Medicare currently reimburses doctors only 94 cents for each dollar of health-care services provided.

To slash payments another 21.5 percent, as Mr. Baucus proposed, would not be popular with doctors. And if payments were slashed, many doctors who now treat Medicare patients would stop seeing them, which would not be popular with Medicare patients.
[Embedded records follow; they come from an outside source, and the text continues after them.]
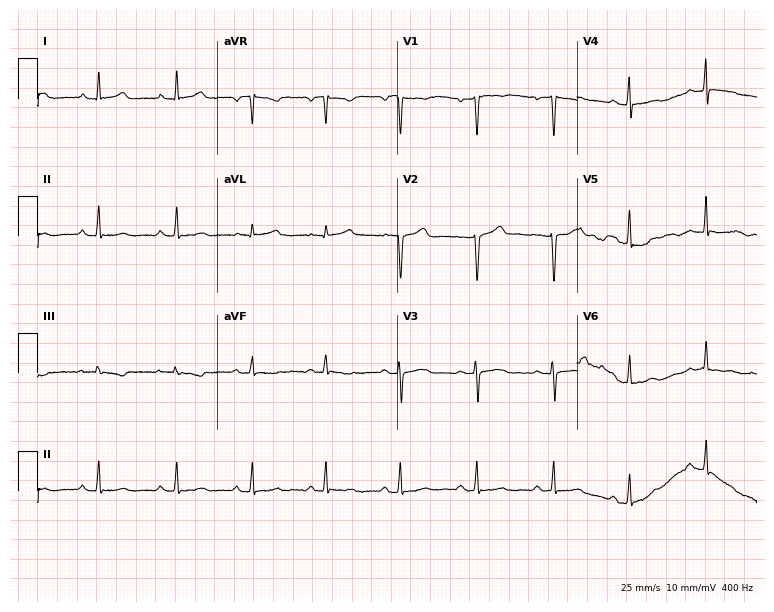
12-lead ECG from a 37-year-old woman. Recorded interpretation: within normal limits.
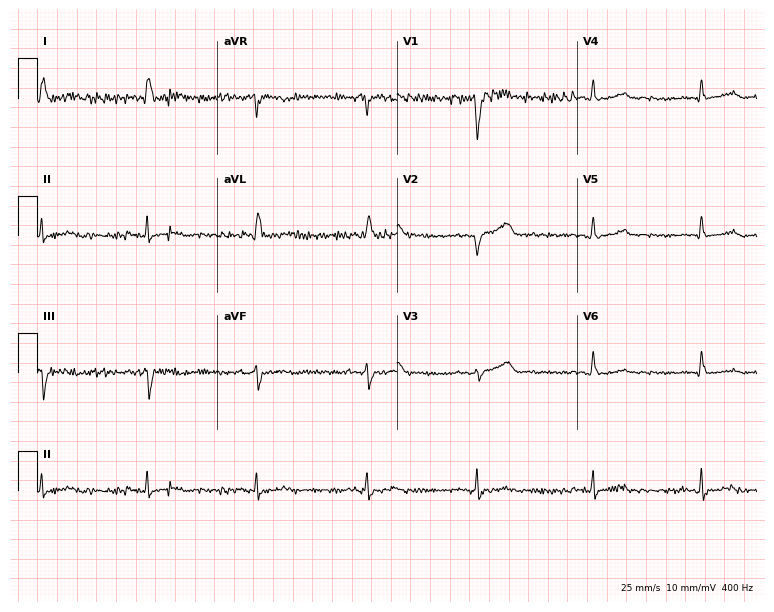
12-lead ECG (7.3-second recording at 400 Hz) from a male, 56 years old. Screened for six findings — first-degree AV block, right bundle branch block, left bundle branch block, sinus bradycardia, atrial fibrillation, sinus tachycardia — none is recorded.
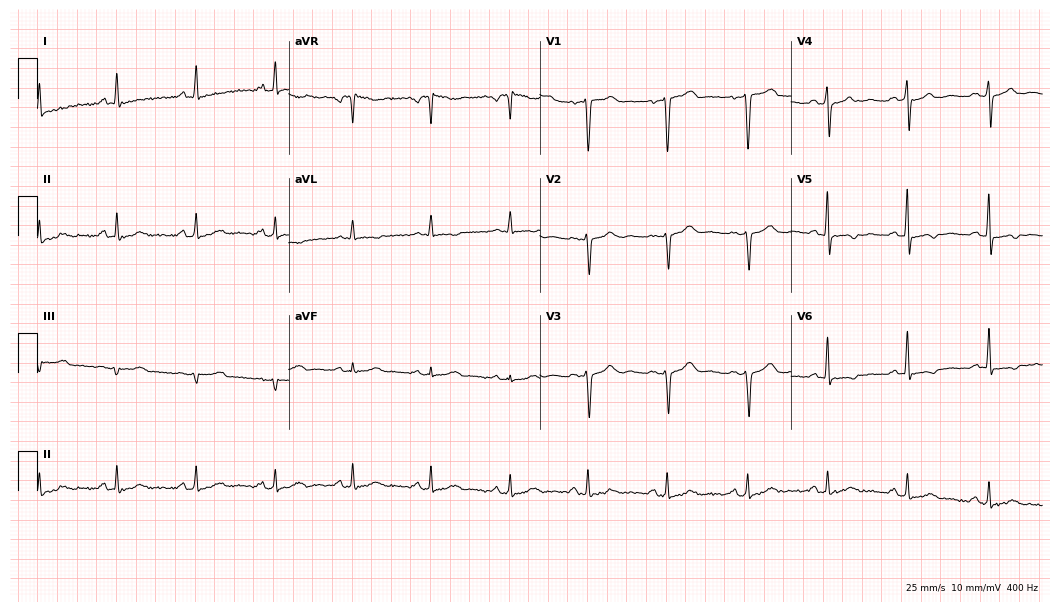
Electrocardiogram (10.2-second recording at 400 Hz), a 59-year-old female patient. Of the six screened findings (first-degree AV block, right bundle branch block, left bundle branch block, sinus bradycardia, atrial fibrillation, sinus tachycardia), none is recorded.
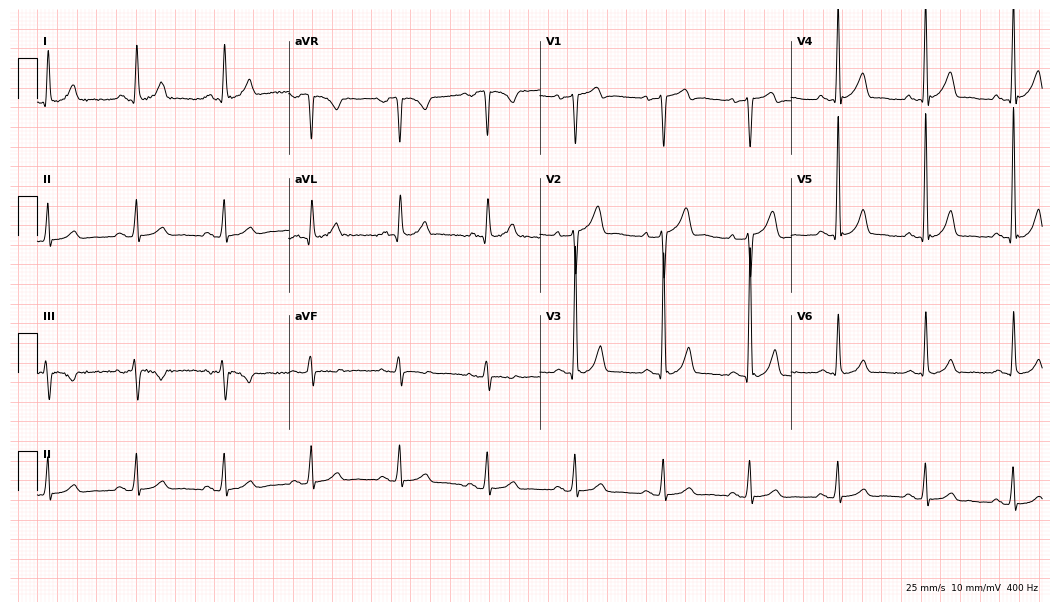
Resting 12-lead electrocardiogram. Patient: a male, 62 years old. Read as a normal ECG.
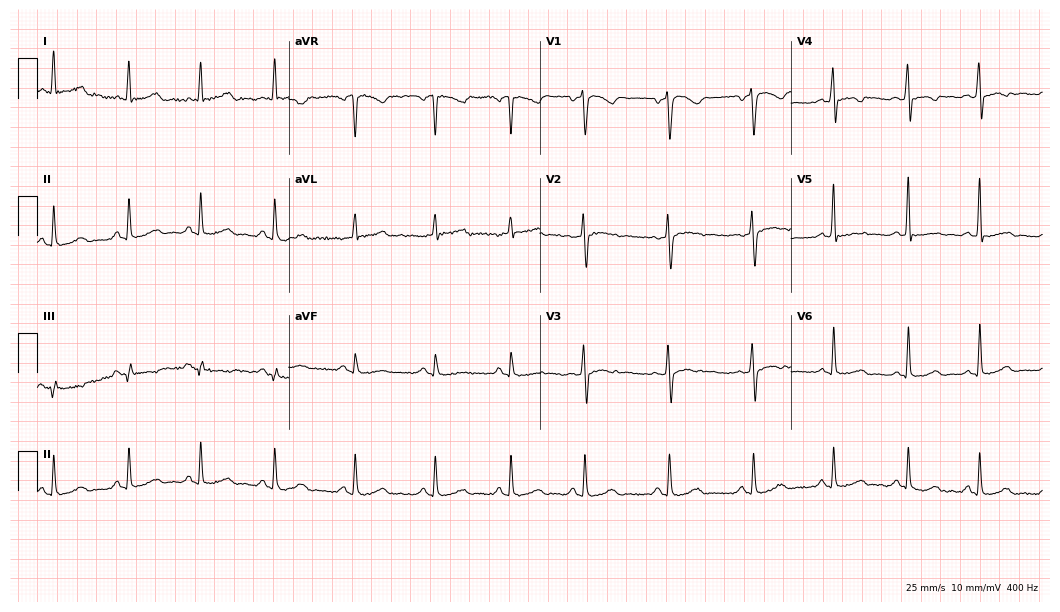
Electrocardiogram, a woman, 25 years old. Of the six screened findings (first-degree AV block, right bundle branch block (RBBB), left bundle branch block (LBBB), sinus bradycardia, atrial fibrillation (AF), sinus tachycardia), none is recorded.
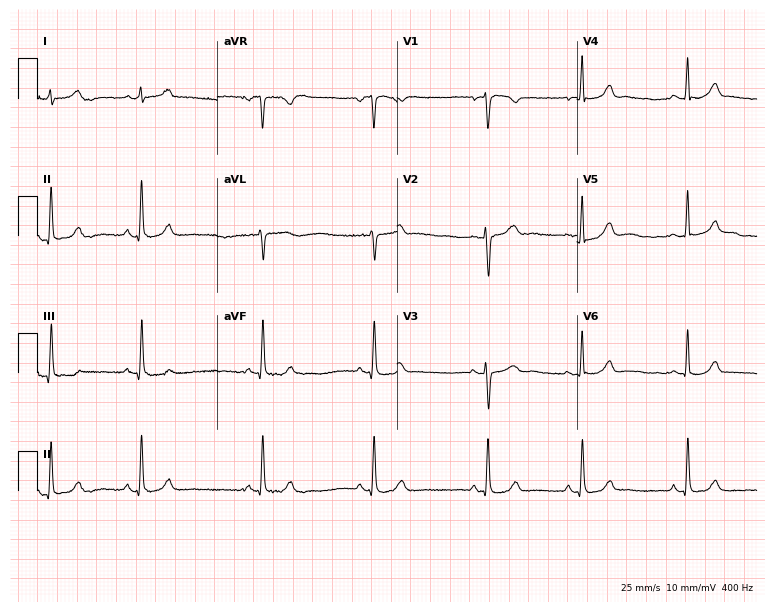
ECG — a 34-year-old female patient. Labelled as a normal ECG.
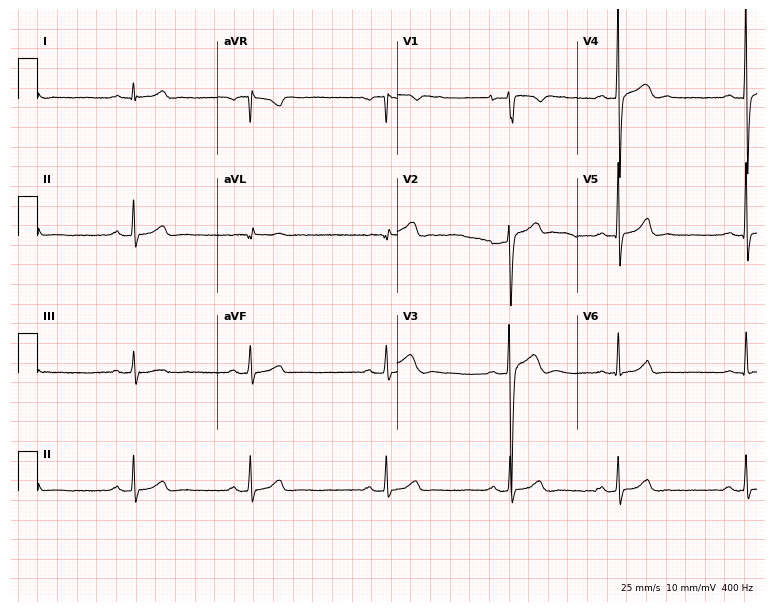
Electrocardiogram (7.3-second recording at 400 Hz), a 23-year-old male. Overall reading on record: normal ECG.

To fix this problem, Sen. Debbie Stabenow (D., Mich.) proposed to block the Medicare reimbursement cuts for 10 years. The logical thing to do would have been to offer her proposal as an amendment to the Baucus bill.

However, if that were done, the cost of the Baucus bill would rise by $247 billion over 10 years, according to the CBO. Democrats could no longer claim it was deficit neutral.

To Mr. Reid, the solution was to offer the Stabenow measure as a separate bill and pretend it had nothing to do with the Obamacare plan. But then, 13 Democrats joined all the Republicans in opposing this fiscal sleight of hand.

The defeat made Mr. Reid look like a putz. Majority leaders aren't supposed to bring measures to the floor unless they have the votes, and he got beat bad. (Mr. Reid needed 60 votes to take up the Stabenow bill; he got 47.)

In defeat, Mr. Reid acted like a putz. He blamed the loss on the failure of the American Medical Association to deliver Republican votes.

"Reid told colleagues that the AMA said it could deliver 27 Republican votes for the legislation, according to two Senate Democratic lawmakers, who spoke on condition of anonymity," the Hill newspaper reported.

Even if that were true - the AMA says it isn't - it's not a very politic thing to say about a lobbying group whose help Mr. Reid will need to get Obamacare passed.

(Only about 17 percent of physicians belong to the AMA, a fact which journalists who write about health care ought to note, but rarely do.)

Many Republicans do support giving doctors relief from Medicare reimbursement cuts. It's the fiscal sleight of hand to which they object.

The defeat leaves Democrats between a rock and a hard place. They still must merge the Baucus bill with the much more expensive HELP version.

The combined bill probably can't be passed unless the Medicare reimbursement problem is fixed, but that problem can't be fixed without making it plain that Obamacare will balloon the deficit.

Making the deals and twisting the arms necessary to get this done might be beyond the abilities of even the greatest Senate leader, Lyndon Johnson. And Harry Reid is no LBJ.

Yuval Levin, who monitors health-care issues for the Ethics and Public Policy Center, summed up the situation: "[The] vote showed [Senate Democrats] a leader unsure of himself, lacking an accurate vote count, and surprised by developments on the Senate floor."

Jack Kelly is a columnist for The Blade and the Pittsburgh Post-Gazette.